Here is a Python example of that mindset:

import pytest
from decimal import Decimal

def test_rounding_does_not_favor_any_party():
    """Verify that rounding is consistent between customer and merchant."""
    amounts = [
        Decimal("10.005"),
        Decimal("19.995"),
        Decimal("100.005"),
        Decimal("0.015"),
    ]

    for amount in amounts:
        customer_charge = round_to_cents(amount, party="customer")
        merchant_payout = round_to_cents(amount, party="merchant")

        # The total should be the same regardless of who we round for
        assert customer_charge == merchant_payout, (
            f"Rounding mismatch for {amount}: "
            f"customer pays {customer_charge}, merchant gets {merchant_payout}"
        )

This test found nothing in the first version. The developers had written correct rounding. But when we added a new currency with different decimal places, this test caught the bug in the first hour. It was already written. It was already running. It failed immediately.

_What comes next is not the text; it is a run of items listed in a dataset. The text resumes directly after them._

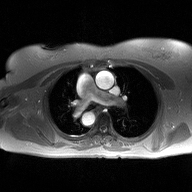
modality: 2D phase-contrast cine MRI of the ascending aorta.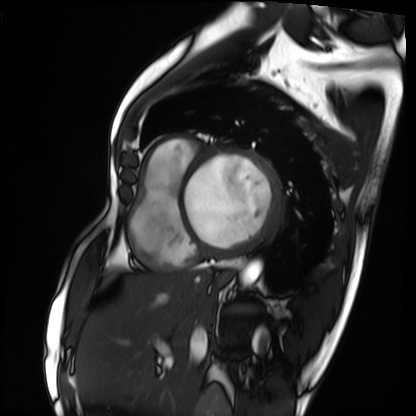
Cardiac MRI. Subject group: patient.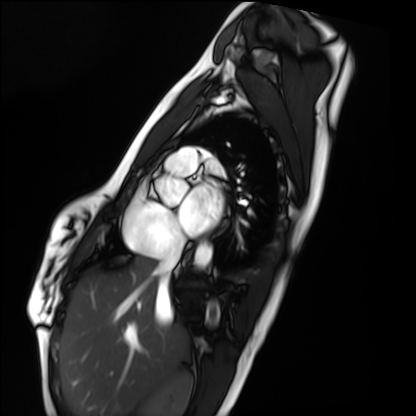
| field | value |
|---|---|
| modality | cardiac MRI |
| subject group | healthy volunteer |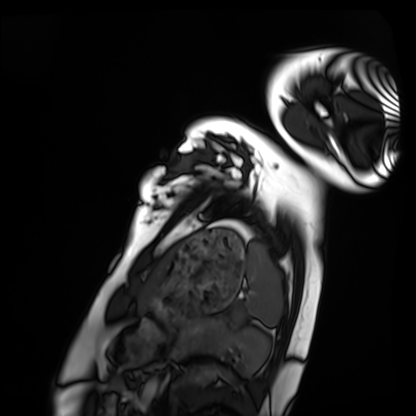
Summary: Cardiac MRI. Subject group: healthy volunteer.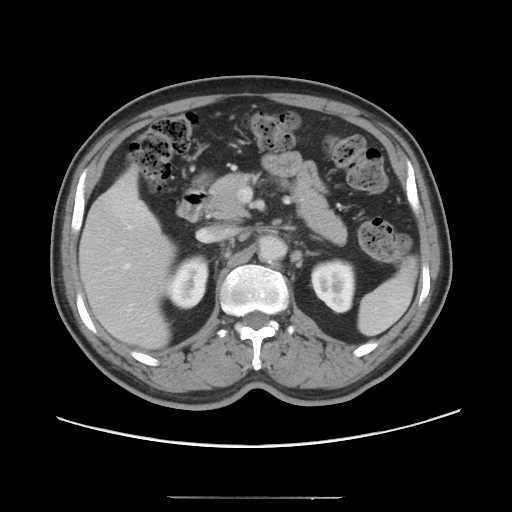
Case summary:
Multiphase abdominal CT, liver, portal venous phase.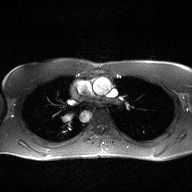
Summary: 2D phase-contrast cine MRI of the ascending aorta, high-resolution GRAPPA acquisition.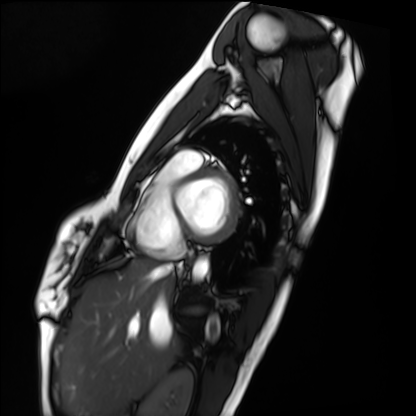
Cardiac MRI. Subject group: healthy volunteer.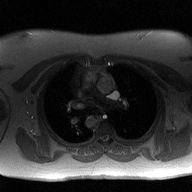
{"modality": {"type": "2D phase-contrast cine MRI", "region": "ascending aorta", "reconstruction": "high-resolution GRAPPA acquisition"}}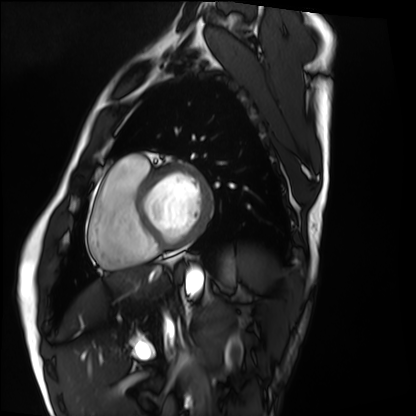
Cardiac MRI.
Subject group: healthy volunteer.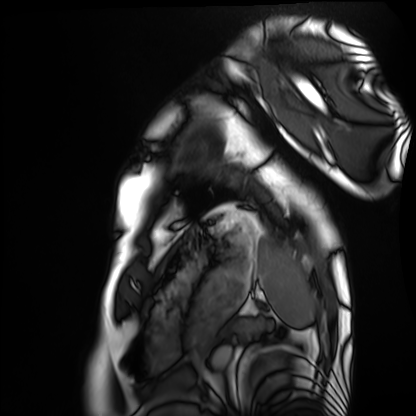
– modality: cardiac MRI
– subject group: healthy volunteer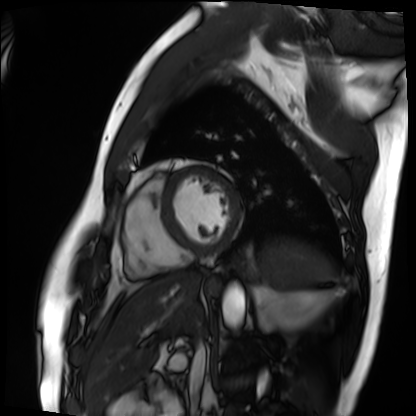
modality — cardiac MRI | subject group — patient.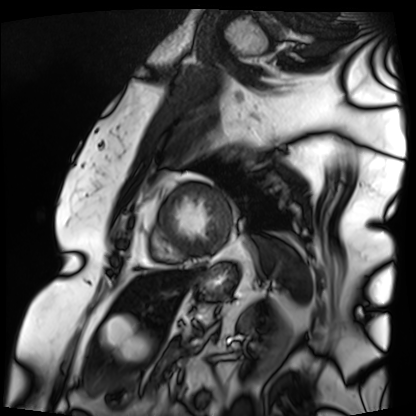
Cardiac MRI.
Subject group: patient.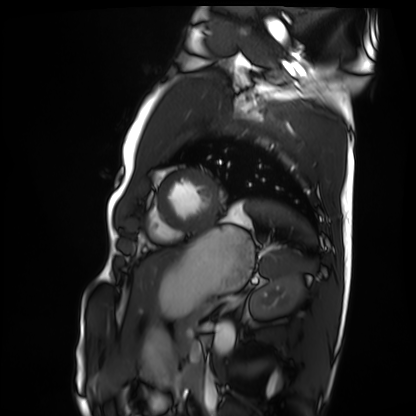
Cardiac MRI.
Subject group: healthy volunteer.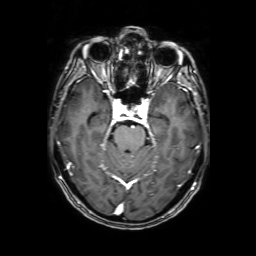
modality = 3 Tesla brain MRI; series = 3D T1-weighted with SENSE; study = ring-enhancing brain masses.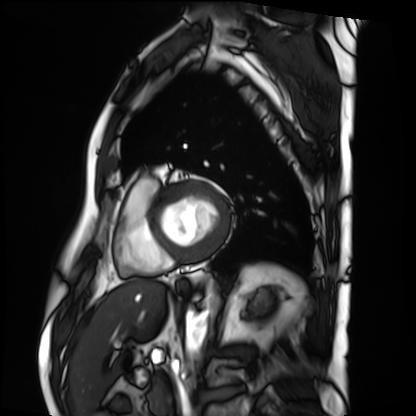
Summary:
Cardiac MRI. Subject group: patient.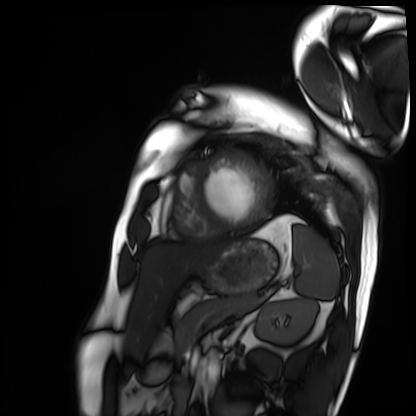
Cardiac MRI. Subject group: patient.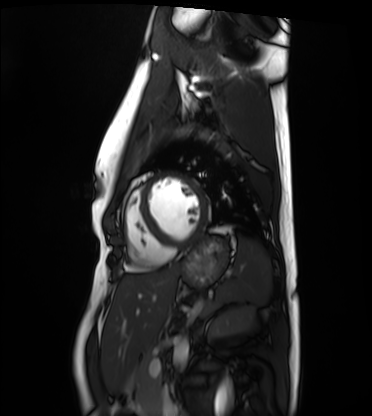
{"modality": "cardiac MRI", "cohort": "healthy volunteer"}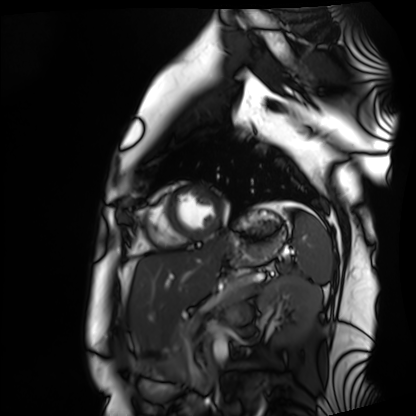
Cardiac MRI. Subject group: healthy volunteer.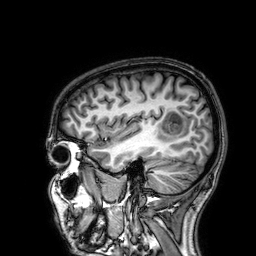
3 Tesla brain MRI.
Series: 3D T1-weighted.
Study: ring-enhancing brain masses.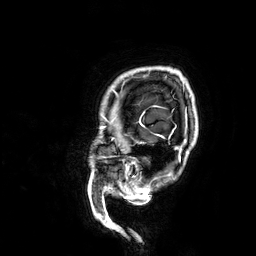
modality: 3 Tesla brain MRI
series: 3D T1-weighted
study: ring-enhancing brain masses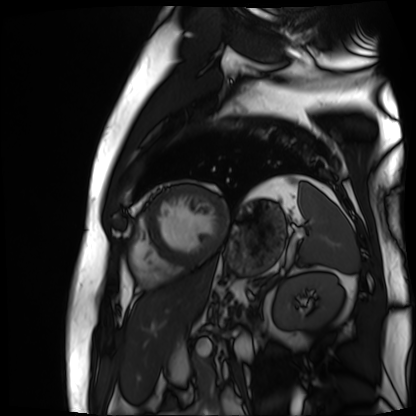
Cardiac MR image of the myocardium. Subject cohort: cardiac patient.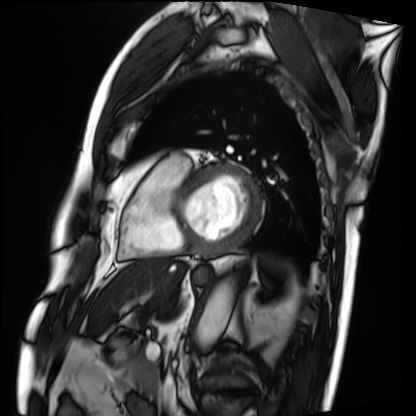
| field | value |
|---|---|
| modality | cardiac MRI |
| subject group | patient |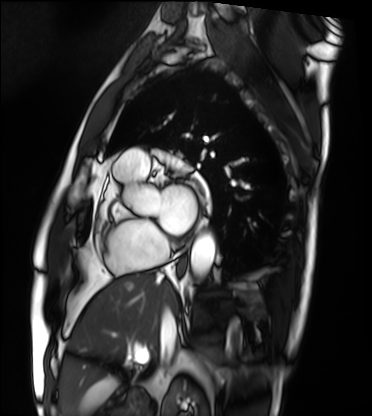
| field | value |
|---|---|
| modality | cardiac MRI |
| subject group | patient |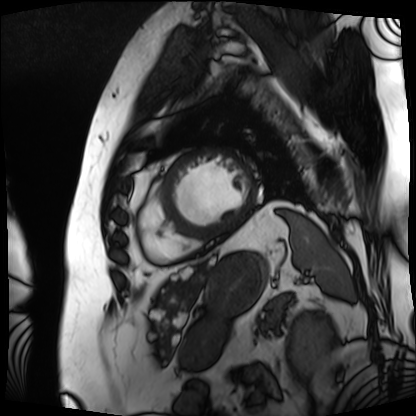
<record>
<modality>cardiac MRI</modality>
<cohort>patient</cohort>
</record>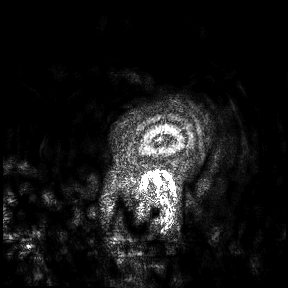
modality — 3 Tesla brain MRI; study — ring-enhancing brain masses.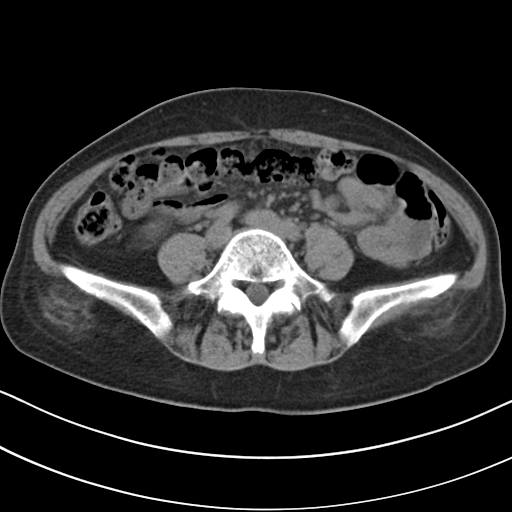
| field | value |
|---|---|
| modality | multiphase abdominal CT, liver, non-contrast phase |
| patient | female, age 59 |
| history | prior chemotherapy |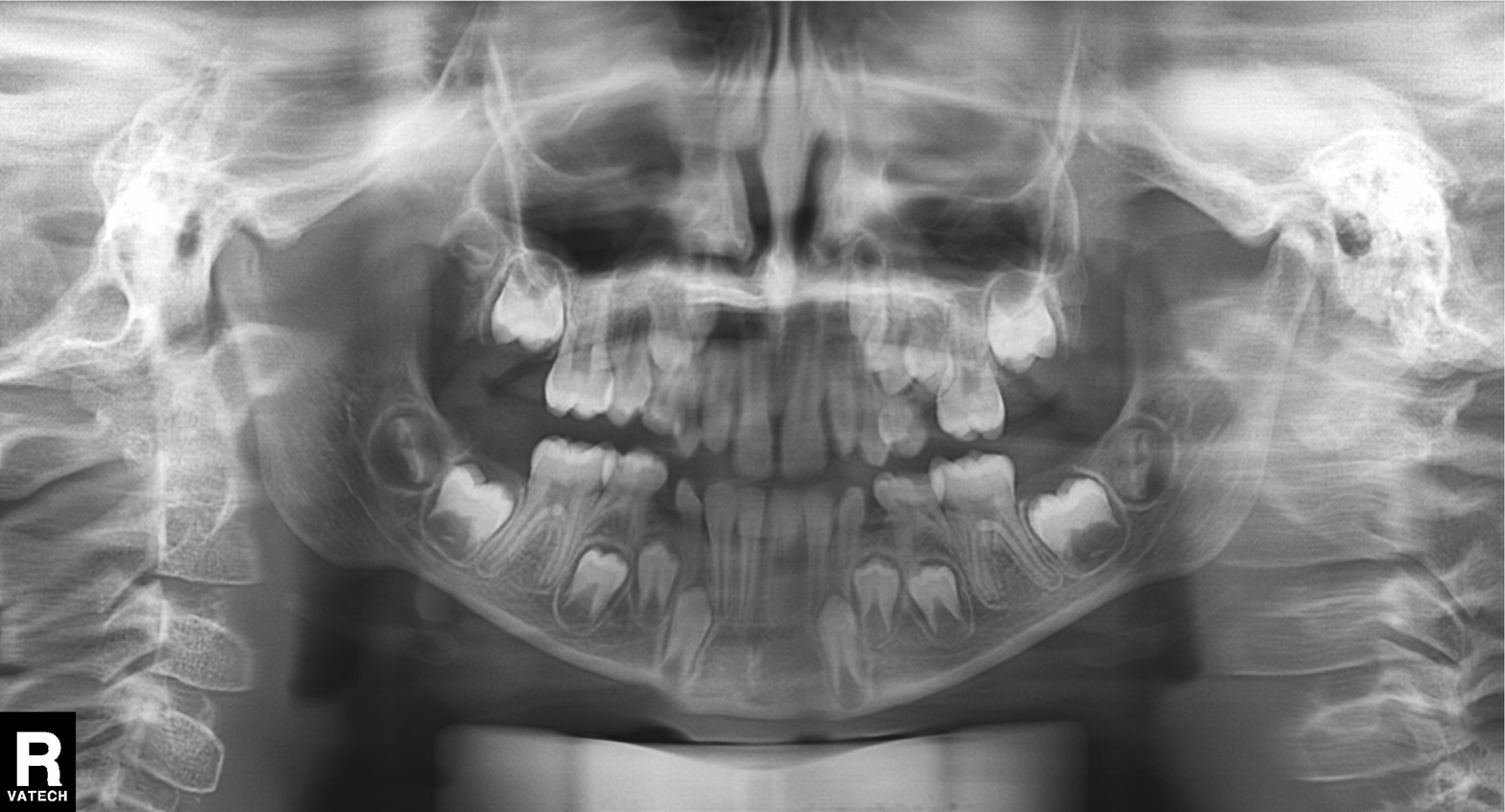
modality = panoramic dental radiograph (orthopantomogram), finding = alveolar bone loss.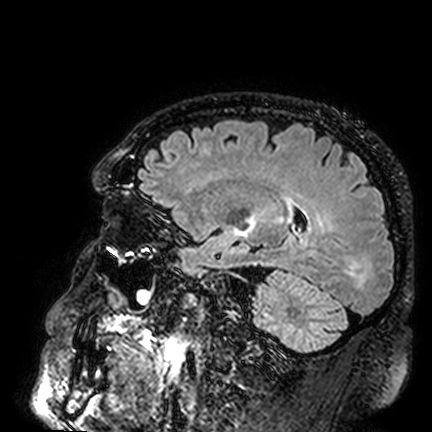
3 Tesla brain MRI.
Series: FLAIR VISTA.
Study: ring-enhancing brain masses.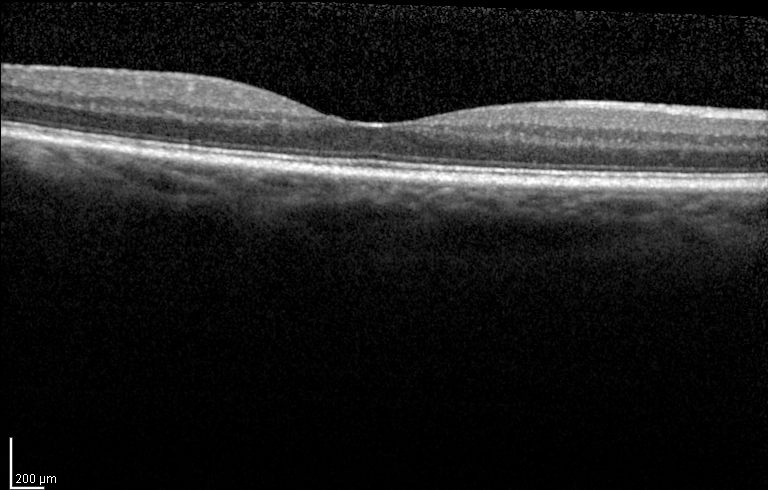
Case summary: Spectral-domain optical coherence tomography (SD-OCT) of the macula. Subject: female, age 67, right eye. Cohort: diabetic subject. ETDRS-grid retinal thickness (μm): central 249, inner temporal 322, inner nasal 323, inner superior 333, inner inferior 324, outer temporal 286, outer nasal 301, outer superior 294, outer inferior 275.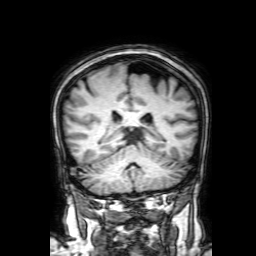
Summary: 3 Tesla brain MRI. Series: 3D T1-weighted with SENSE. Study: ring-enhancing brain masses.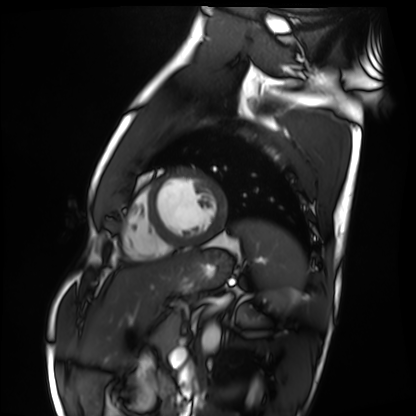
Q: What kind of scan is this?
A: Cardiac MRI.
Subject group: healthy volunteer.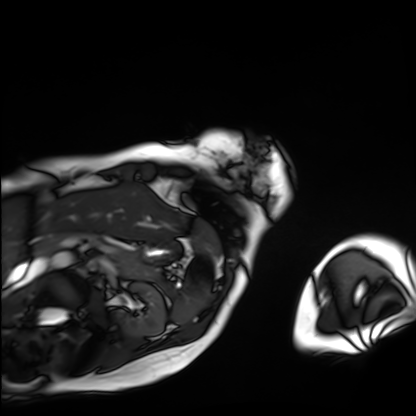
modality: cardiac MRI | subject group: patient.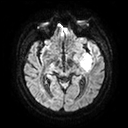
Summary: 3 Tesla brain MRI. Series: diffusion tensor imaging (medium iso). Study: ring-enhancing brain masses.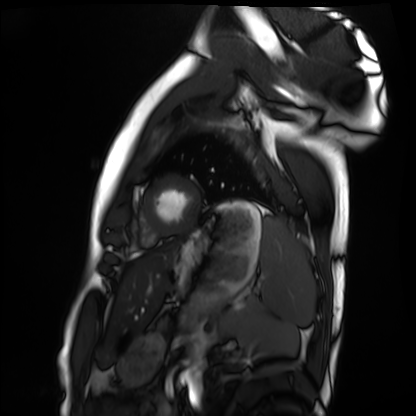
modality — cardiac MRI
subject group — healthy volunteer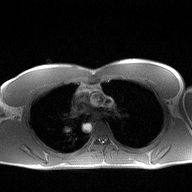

That is the value of tests that are designed to find bugs. They sit there, waiting for the code to change, and they catch the regression before it reaches production.

What to Do This Week

You have the certs. You have the years. You do not have the proof.

Here is one action. Do not build a portfolio site. Do not update your LinkedIn. Do not study for another certification.

Write one test that is designed to fail. Not a test that verifies something works. A test that tries to prove something is broken.

Run it. If it passes, you have documented a safety guarantee. If it fails, you have found a bug. Either way, you have something real to show.

Write it up. Three paragraphs. What you tested. How you tested it. What you found. That is your portfolio. That is proof that you can think.

The next time someone asks you to show them a test that caught a bug, you will have an answer.

Not a certification. An answer.

What is the one test you would write this week to prove you can find bugs?